▶

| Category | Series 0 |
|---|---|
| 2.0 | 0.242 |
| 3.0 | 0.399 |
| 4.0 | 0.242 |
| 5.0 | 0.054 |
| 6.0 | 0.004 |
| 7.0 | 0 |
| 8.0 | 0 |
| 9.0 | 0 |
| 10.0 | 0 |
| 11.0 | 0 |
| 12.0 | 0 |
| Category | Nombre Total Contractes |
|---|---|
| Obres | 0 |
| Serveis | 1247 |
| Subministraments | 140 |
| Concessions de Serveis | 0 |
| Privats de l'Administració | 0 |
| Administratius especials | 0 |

◀
▶

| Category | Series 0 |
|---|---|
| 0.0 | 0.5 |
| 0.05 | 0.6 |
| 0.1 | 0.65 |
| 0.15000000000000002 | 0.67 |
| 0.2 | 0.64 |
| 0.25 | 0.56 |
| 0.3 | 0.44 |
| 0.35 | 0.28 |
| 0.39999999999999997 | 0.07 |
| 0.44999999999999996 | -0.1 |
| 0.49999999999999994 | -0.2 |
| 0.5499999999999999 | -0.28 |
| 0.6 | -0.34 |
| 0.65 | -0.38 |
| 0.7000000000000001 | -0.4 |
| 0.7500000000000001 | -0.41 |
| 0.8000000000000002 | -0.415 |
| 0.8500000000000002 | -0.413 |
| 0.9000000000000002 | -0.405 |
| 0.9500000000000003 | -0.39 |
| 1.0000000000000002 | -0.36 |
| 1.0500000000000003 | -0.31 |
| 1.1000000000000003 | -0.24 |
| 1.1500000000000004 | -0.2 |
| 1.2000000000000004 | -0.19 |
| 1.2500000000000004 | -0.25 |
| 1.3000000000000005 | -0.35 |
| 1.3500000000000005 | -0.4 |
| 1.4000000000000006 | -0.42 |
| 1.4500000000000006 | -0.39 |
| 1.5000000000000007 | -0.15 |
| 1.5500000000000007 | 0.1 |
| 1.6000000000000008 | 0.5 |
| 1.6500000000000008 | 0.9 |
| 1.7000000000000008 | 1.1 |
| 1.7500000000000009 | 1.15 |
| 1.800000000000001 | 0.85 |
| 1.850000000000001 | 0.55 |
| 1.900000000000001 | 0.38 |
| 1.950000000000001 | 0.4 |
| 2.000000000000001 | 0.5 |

◀

Reproduce the lines of the entries above from the one with "l'Administració | 0 |" to the one with "especials | 0 |", both included, exactly and without any other line.

■ OUTPUT
| Privats de l'Administració | 0 |
| Administratius especials | 0 |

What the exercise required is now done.